Die Vorläuferin der Badewette ist die Eiswette, die Thomas 2013 ins Leben gerufen hatte. Dabei konnten die Lübecker tippen, ob der Krähenteich am Stichtag im Januar zugefroren ist. War er eisfrei, ging die Königin im Eiswasser baden. Nur in den ersten beiden Jahren 2013 und 2014 konnten sie und Eiskönig Claus-Peter Lorenzen auf einer Eisschicht 50 Meter weit über den Krähenteich gehen. Die Eisbadewette hat die Eiswette nun abgelöst.
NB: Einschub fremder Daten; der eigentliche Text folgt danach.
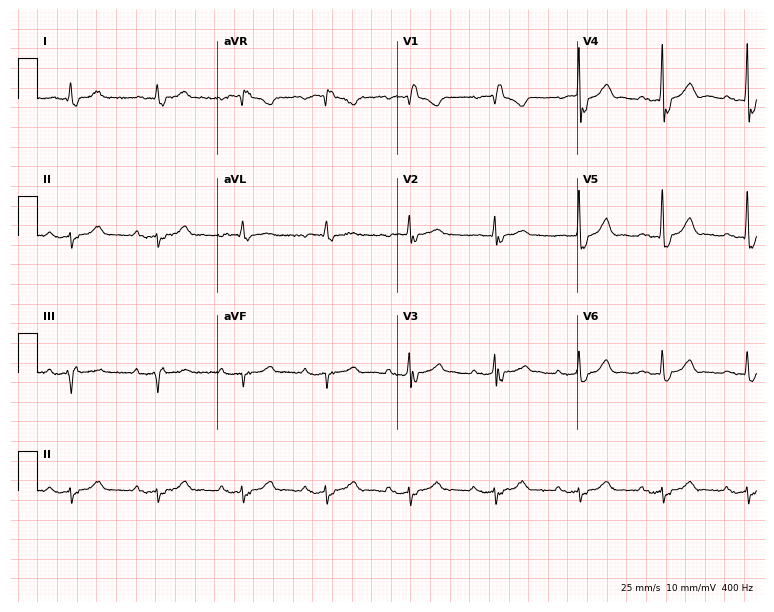
12-lead ECG (7.3-second recording at 400 Hz) from a female patient, 81 years old. Findings include right bundle branch block.

„Zeremonienmeister“ Jörg Zimmermann moderiert die Veranstaltung in Zylinder und Lodenmantel und freut sich über den erfolgreichen Start. Der zweite Vorsitzende des Altstadtbad-Fördervereins „hatte keine Ahnung, ob überhaupt jemand kommen wird“. Einige der 69 Wett-Teilnehmer waren da optimistischer: Dass 47 Mutige sich ins Wasser trauen würden, wurde einmal korrekt getippt, andere Schätzungen waren fast richtig. Als Preise gab es Präsentkörbe, Manufaktur-Schokolade sowie Gutscheine für zwei Restaurants und Thai-Massagen. Unter den Eisschwimmern wurde eine Übernachtung im „Hotel an der Marienkirche“ verlost.

Sieben Sanitäter des DRK Priwall hielten sich für Notfälle bereit und verarzteten kleine Eis-Schnittwunden. Sie hatten zwei Hunde im Einsatz, die bei Gerlinde Rothfeld eine Ausbildung als Wasserrettungshunde absolvieren. „Ich bin die einzige Trainerin dafür in Norddeutschland“, sagt Rothfeld. „Die Hunde lernen, Menschen und sogar Boote aus dem Wasser zu ziehen“. Ehrensache, dass Hündin Diana und ihr Kollege auch Eisbaden gegangen sind.